The data START

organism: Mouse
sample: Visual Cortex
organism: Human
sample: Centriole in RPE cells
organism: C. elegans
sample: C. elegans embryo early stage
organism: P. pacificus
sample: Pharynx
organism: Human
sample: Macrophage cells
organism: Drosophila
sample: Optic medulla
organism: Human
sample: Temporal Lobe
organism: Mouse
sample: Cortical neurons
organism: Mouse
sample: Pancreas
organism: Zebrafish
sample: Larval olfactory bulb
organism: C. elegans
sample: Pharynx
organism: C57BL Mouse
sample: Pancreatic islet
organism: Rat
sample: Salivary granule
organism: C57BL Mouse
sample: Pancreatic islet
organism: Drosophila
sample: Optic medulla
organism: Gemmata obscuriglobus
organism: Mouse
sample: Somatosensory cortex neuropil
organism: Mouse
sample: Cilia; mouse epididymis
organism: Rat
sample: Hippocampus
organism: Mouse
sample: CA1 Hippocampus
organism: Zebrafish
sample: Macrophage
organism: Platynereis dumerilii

The data END
The data START

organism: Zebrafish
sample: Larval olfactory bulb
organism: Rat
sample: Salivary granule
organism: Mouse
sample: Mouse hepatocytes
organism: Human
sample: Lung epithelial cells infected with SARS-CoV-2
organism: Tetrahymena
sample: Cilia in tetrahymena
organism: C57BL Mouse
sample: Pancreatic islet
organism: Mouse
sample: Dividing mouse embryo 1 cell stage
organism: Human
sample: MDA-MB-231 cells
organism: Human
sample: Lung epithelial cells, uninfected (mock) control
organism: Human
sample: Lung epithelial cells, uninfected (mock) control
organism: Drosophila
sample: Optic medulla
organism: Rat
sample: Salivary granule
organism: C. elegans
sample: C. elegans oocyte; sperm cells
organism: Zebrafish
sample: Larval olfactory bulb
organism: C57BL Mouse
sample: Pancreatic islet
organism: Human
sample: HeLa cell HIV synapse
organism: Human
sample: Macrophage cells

The data END

From the entries above, write out only the lines starting at the line that holds "sample: Temporal Lobe" and ending at the line that holds "sample: Somatosensory cortex neuropil", keeping both and matching them exactly.

sample: Temporal Lobe
organism: Mouse
sample: Cortical neurons
organism: Mouse
sample: Pancreas
organism: Zebrafish
sample: Larval olfactory bulb
organism: C. elegans
sample: Pharynx
organism: C57BL Mouse
sample: Pancreatic islet
organism: Rat
sample: Salivary granule
organism: C57BL Mouse
sample: Pancreatic islet
organism: Drosophila
sample: Optic medulla
organism: Gemmata obscuriglobus
organism: Mouse
sample: Somatosensory cortex neuropil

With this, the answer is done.